Genau von dieser vertrauensvollen Haltung des Menschen diesem aussergewöhnlichen Gott gegenüber erzählt unsere Kantate, von einem Versprechen, das Gott uns gegenüber geleistet hat, und dass kein Zweifel besteht, dass er es halten wird. Was genau versprochen wird, wird nicht gesagt, aber gemeint ist letztlich – aus anthropologischer Sicht – die Erlösung von eben jenen Ängsten vor der Zukunft, die uns Menschen, und zwar auch jeden einzelnen von uns, umtreiben, seit wir sprechen können und begriffen haben, dass die Zeit läuft und wir sterblich sind. Die einzige Unsicherheit betrifft den Zeitpunkt der Erfüllung des Versprechens. Aber auch dafür hält das Christentum bekanntlich eine wohldurchdachte Antwort bereit: Auch wenn wir die Wiederkunft des Menschensohnes nicht mehr erleben sollten, werde Gott sein Versprechen halten, und die beste Vorbereitung, ja fast gar die vorläufige Erlösung, sei unser individueller Tod. Das hat uns schon mancher von Todessehnsucht handelnde Bachsche Kantatentext eingeschärft.
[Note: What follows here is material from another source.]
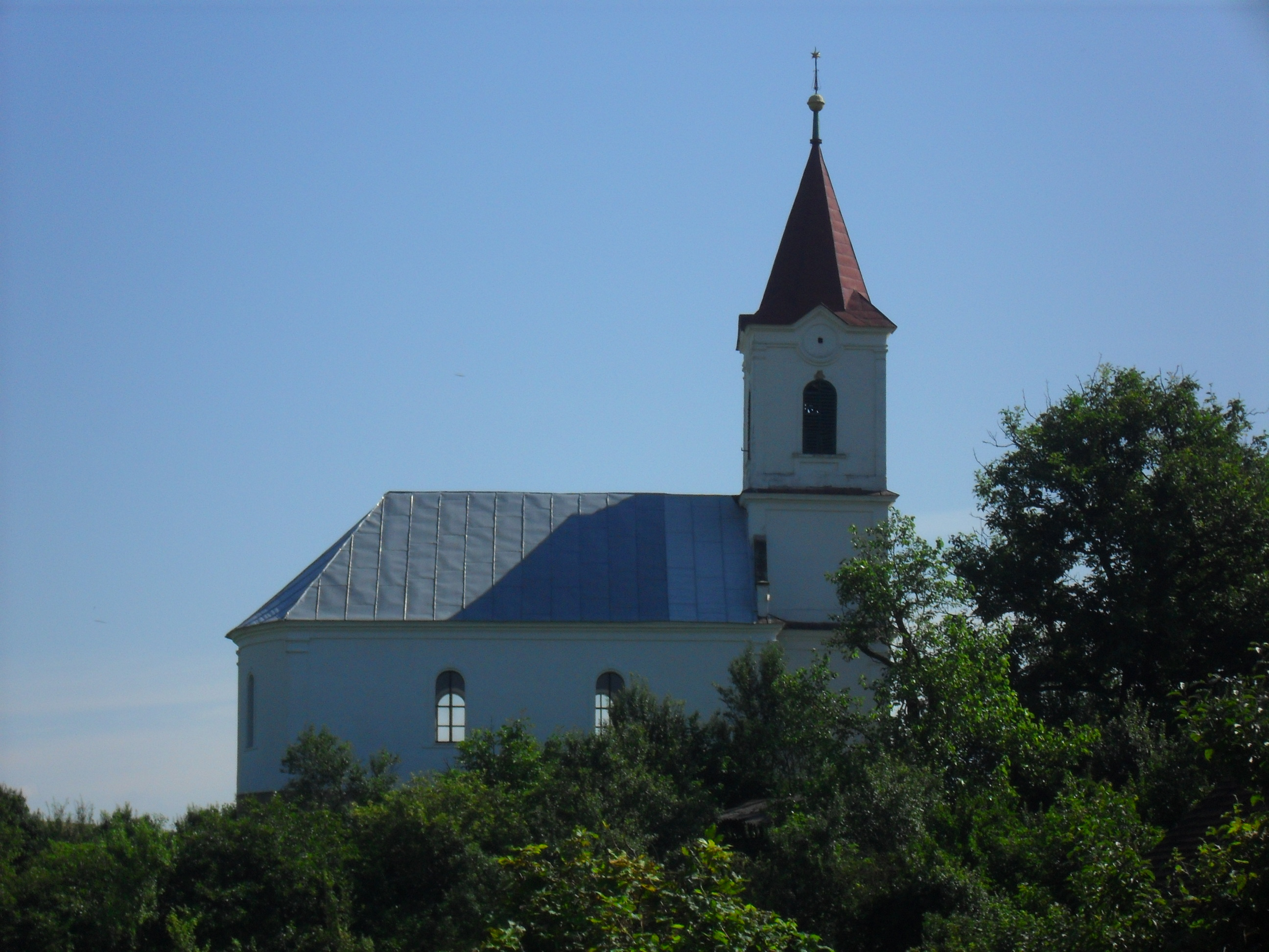 Kálosa - református templom

Mit dieser höchst erfolgreichen Formel nimmt das Christentum dem Tod seit zweitausend Jahren seinen Stachel, insbesondere die auch ihm anhaftende Eigenschaft, dass wir nicht wissen, wann und wie er jeden und jede von uns ereilen wird: mors certa, hora incerta.
So kehren wir nun von unserer Zeitreise wieder zurück und fragen uns: Wie ist unsere Lage heute im Vergleich zu der unserer Vorfahren zur Zeit Bachs oder in der Antike oder vor 100’000 Jahren? Der Horizont unserer Sicht auf die Welt hat sich dank den Naturwissenschaften stark erweitert. Diesen Fortschritt möchte ich persönlich nicht missen. Dennoch wird niemand behaupten wollen, dass wir die Welt dadurch wirklich verstehen. Und was die Grundbedingungen unserer menschlichen Existenz, insbesondere die Angst vor der Zukunft und vor dem Tod betrifft, so ist die Lage immerhin in zweierlei Hinsicht besser geworden: Erstens – ganz prosaisch, aber sehr wichtig – stehen heute Schmerz- mittel und andere Palliativa zur Verfügung, die das Leiden erträglicher machen. Zweitens sind die besten Texte der Menschheit, die sich mit der Problematik unserer Existenz beschäftigen, heute dank Bibliotheken und Internet leichter denn je greifbar. Ob wir uns freilich die Mühe machen, uns mit ihnen in der gebotenen Tiefe auseinanderzusetzen, ist eine andere Frage.